Task to carry out
Reproduce the records below exactly, but only between the lines holding "sample: Mitochondria in HCT116 cells" and "sample: Cilia in tetrahymena", inclusive.

[Records contained in a dataset]
┄┄┄┄┄┄┄┄┄┄┄┄┄┄┄┄┄┄┄┄

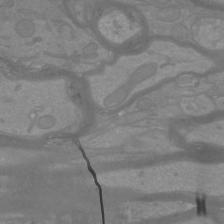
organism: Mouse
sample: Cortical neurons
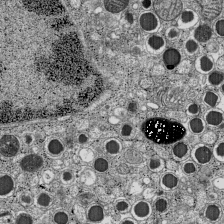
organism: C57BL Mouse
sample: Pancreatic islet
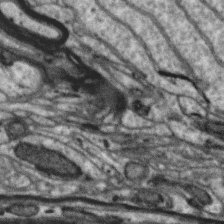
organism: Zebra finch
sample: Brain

┄┄┄┄┄┄┄┄┄┄┄┄┄┄┄┄┄┄┄┄

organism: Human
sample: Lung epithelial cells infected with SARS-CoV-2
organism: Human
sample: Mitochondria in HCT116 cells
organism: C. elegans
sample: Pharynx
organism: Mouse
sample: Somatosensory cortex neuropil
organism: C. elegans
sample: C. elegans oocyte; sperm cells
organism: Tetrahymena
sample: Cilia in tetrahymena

┄┄┄┄┄┄┄┄┄┄┄┄┄┄┄┄┄┄┄┄

Your response
sample: Mitochondria in HCT116 cells
organism: C. elegans
sample: Pharynx
organism: Mouse
sample: Somatosensory cortex neuropil
organism: C. elegans
sample: C. elegans oocyte; sperm cells
organism: Tetrahymena
sample: Cilia in tetrahymena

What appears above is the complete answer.